I’ve gotten used to the incompatibilities between Python 2 and 3, which fazed me at first. But everything connected with the web seems to be subject to a higher margin of “not quite” than any compiled or scripting language proper that I’ve seen.

The model of longevity in traditional scholarship — the world in which I cut my teeth — assumes that what you produce in your 20s will still be around and basically accessible when you’re in your 70s, at least. Mathematical writings from 120 years ago are still cited with some frequency, and I possess philological books on the order of 1000 years old that are still basically quite usable and remain in print for that reason. I can even make my way around 1400-year old Chinese dictionary manuscripts without too much pain.
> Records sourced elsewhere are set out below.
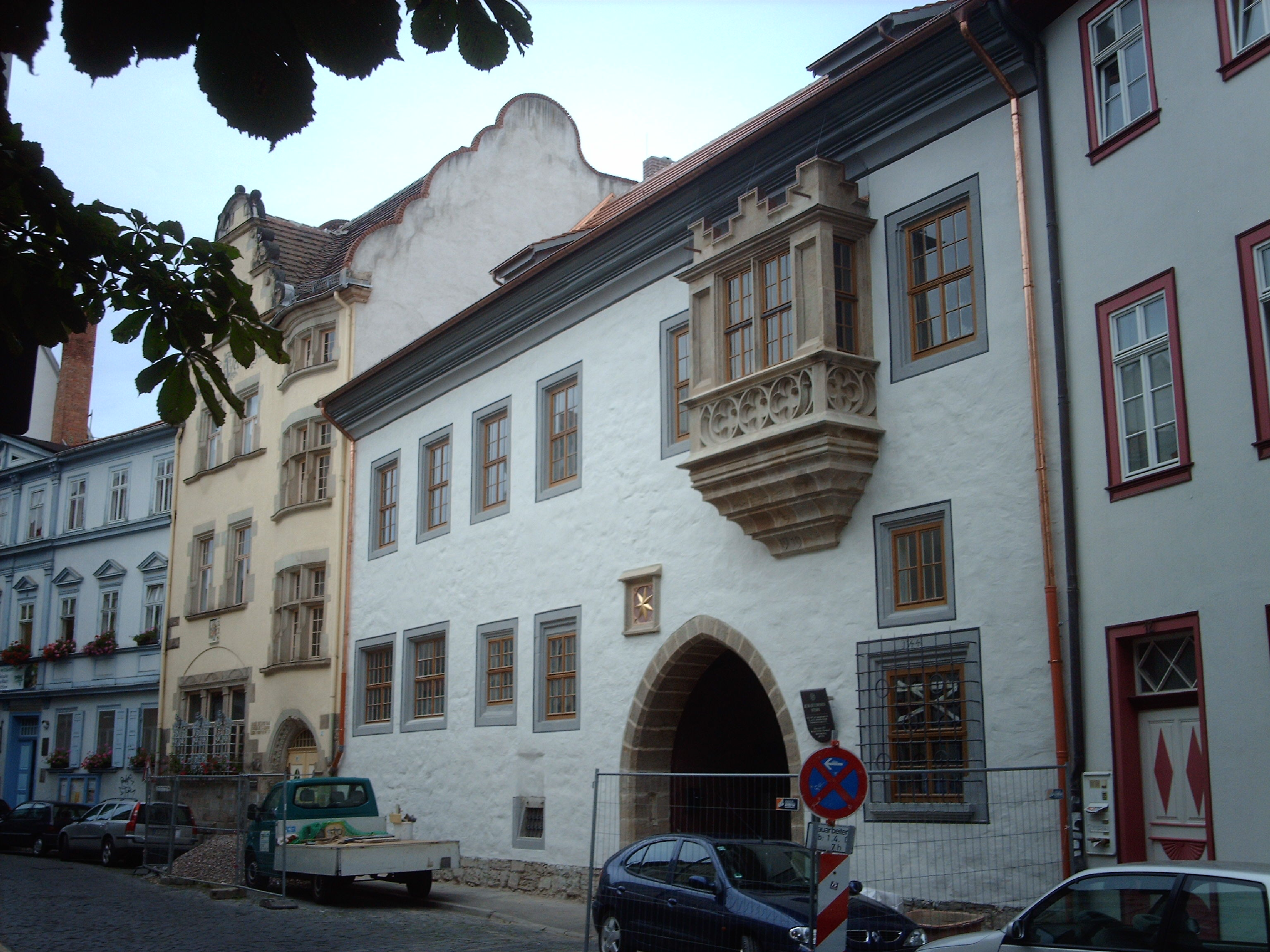 Das Haus Zum Güldenen Stern in Erfurt, Allerheiligenstraße 11.
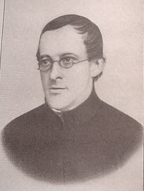 Litho, Pater Adolf von Doß S.J. (1825–1886), Adeliger, Schriftsteller und Komponist
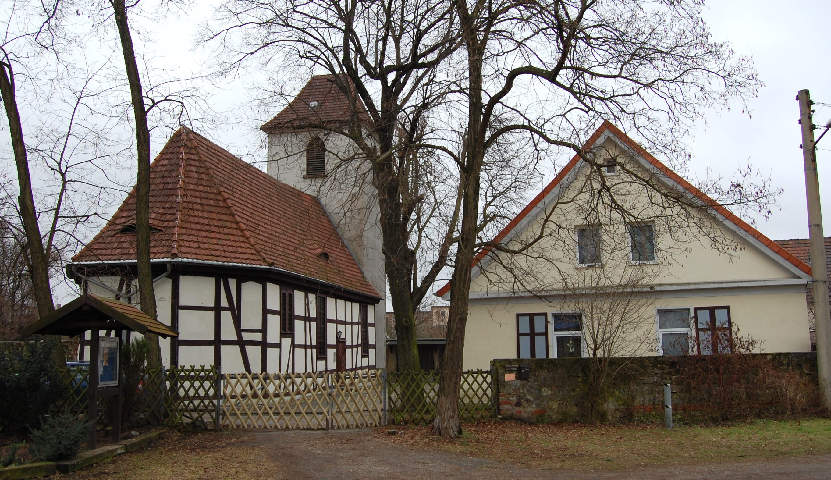 Blick auf die Martin-Gallus-Kirche in Fermersleben

But the amount of tweaking needed to keep code alive is a high trade-off for what I grant is its immense flexibility.

At bottom, I think this is a difference in economic outlook: When I work as a scholar, I labor to produce a description of something I can show to be true, and to present it in such a way that my thinking can be reproduced and challenged by anyone for a very long time to come. In exchange, I am paid essentially nothing for what I hope is intellectual substance of quality and intrinsic worth.

There is a different model of value involved in coding, and a different time-frame.